If you’ve been here for a while, you know I have a serious love for Nothing Bundt Cakes—and I’m not alone! My Copycat Nothing Bundt Red Velvet Cake is hands down the most popular recipe on my blog (maybe even the entire internet!). But today, I have something just as magical… Copycat Nothing Bundt Lemon Cake!

That’s right, I’ve done it again—this time with a bright, buttery, and tangy homemade lemony cake that tastes just like the bakery favorite. But instead of one big cake, I’ve made them into adorable mini Bundts that are extra soft, ultra-moist, and bursting with fresh lemon flavor.
Why I Love Copycat Nothing Bundt Lemon Cake
• My daughter Savannah and I have been Nothing Bundt Cake fans for YEARS. We’ve shared so many sweet memories over their Bundts, and this homemade version brings that same joy—just straight from my kitchen!
• I finally put my mini Bundt cake pan to use! It’s been sitting in my cabinet looking sad and neglected for way too long. This recipe gave it the spotlight it deserves!
• The smell while baking is unreal. There’s nothing like the sweet, citrusy aroma of lemon cake filling the kitchen—it’s warm, inviting, and completely irresistible.
• Lemon zesting and juicing is my favorite part. There’s something so satisfying about using fresh lemons—from zesting to juicing, it’s like an instant mood booster! And this cake has LOTS of lemons.

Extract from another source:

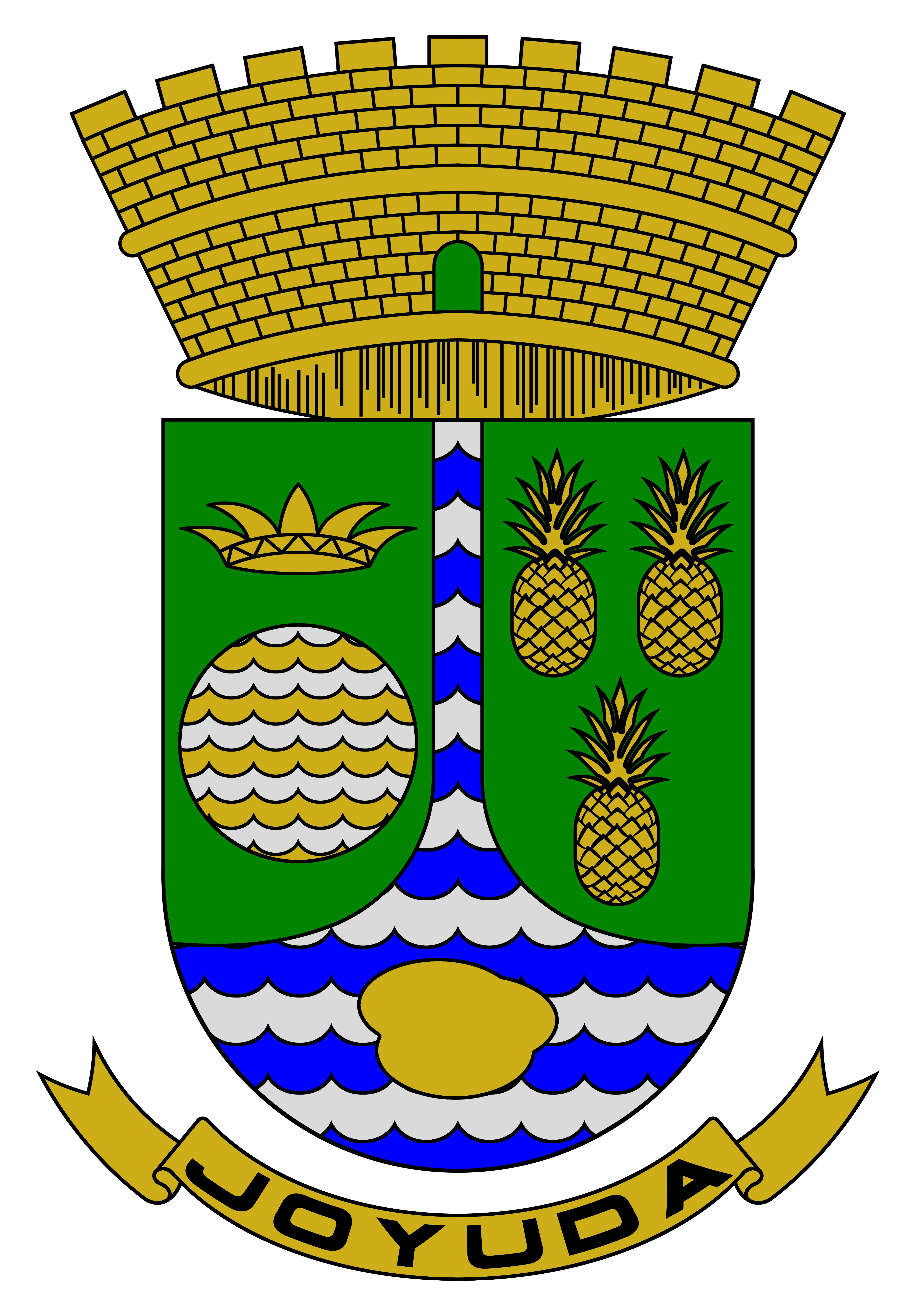 Escudo del Poblado Joyuda

• There’s just something special about baking from scratch. It gives you a feeling of accomplishment—it’s therapeutic, rewarding, and oh-so worth it when you take that first delicious bite of lemon cream cheese Bundt cake!
What You Need
Ingredient Notes
• Fresh Lemon Zest & Fresh Lemon Juice – You’ll need about 3 large lemons for the zest and juice.
• Butter & Olive Oil – This combo keeps the cakes moist, rich, and flavorful without being greasy.

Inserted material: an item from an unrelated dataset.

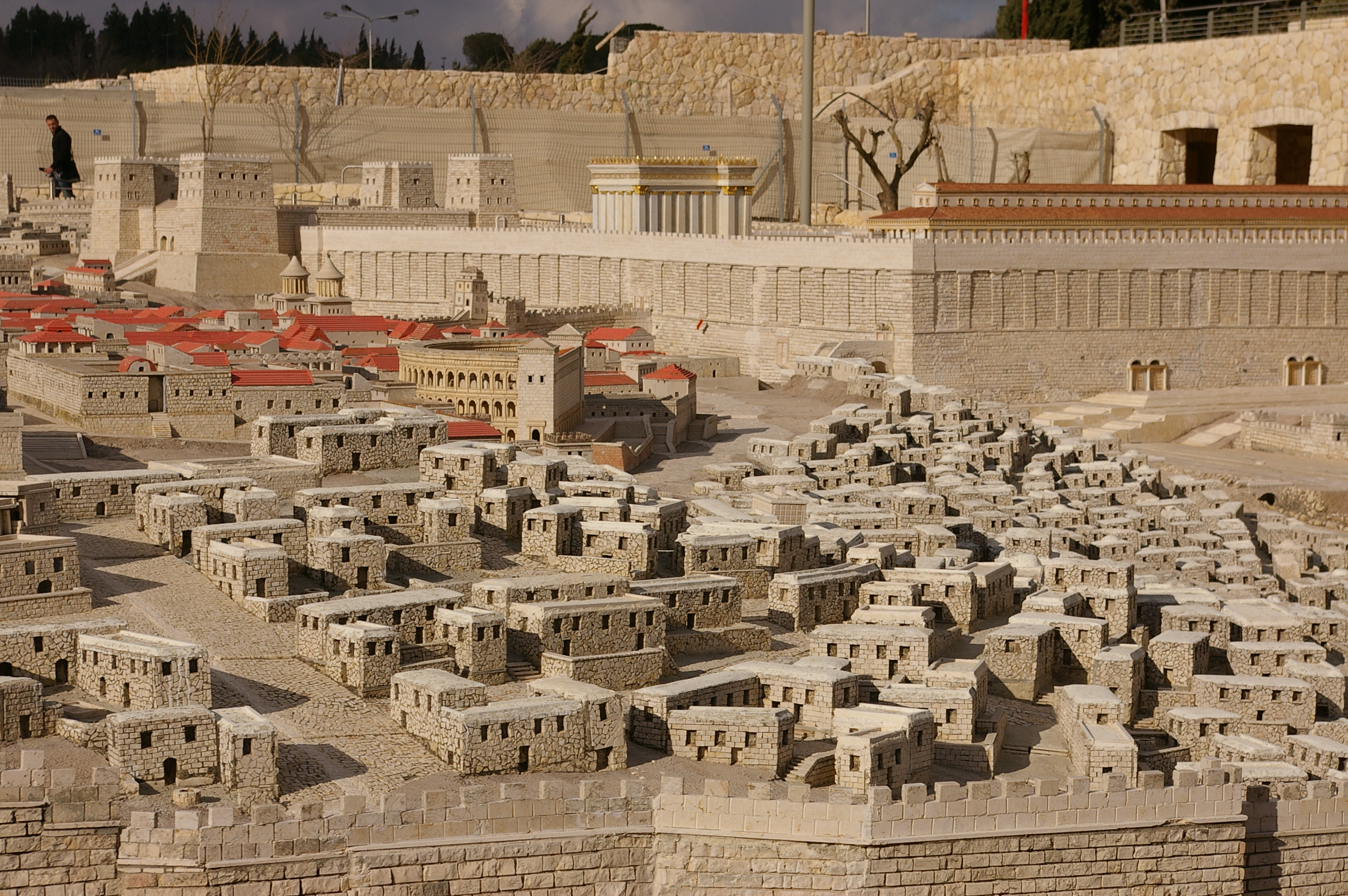 Maquette de Jérusalem au Ier siècle (1966) - Musée d'Israël Voir [1] et [2]

• Honey - Local honey is always the best, if you can get it.
• Buttermilk – Adds a slight tang and creates an ultra-tender crumb. No buttermilk? Mix 1 cup milk + 1 tablespoon lemon juice and let it sit for 5 minutes.

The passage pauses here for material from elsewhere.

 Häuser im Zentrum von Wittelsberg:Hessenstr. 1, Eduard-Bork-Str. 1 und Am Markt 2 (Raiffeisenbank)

• All-Purpose Flour – Weigh it out (390g) for accuracy or use the spoon-and-level method.
• Cream Cheese Frosting– The mix of cream cheese, butter, lemon juice, and powdered sugar makes a nice and fluffy frosting that’s irresistible!
How to Make Copycat Nothing Bundt Lemon Cake
1. Preheat your oven to 350°F. Generously butter eight 4-inch mini Bundt pans to prevent sticking.
2. n a large bowl, rub the sugar and lemon zest together to release the natural oils (this makes the cakes extra fragrant!). Cream the room temperature butter and sugar mixture. Add the eggs. Whisk together dry ingredients. Mix buttermilk, oil, honey and lemon juice in a separate cup. Alternate adding the dry and wet ingredients, mixing until just combined.
3. Divide the batter evenly between the prepared Bundt pans. Bake for 25-30 minutes, or until a toothpick inserted in the center comes out clean.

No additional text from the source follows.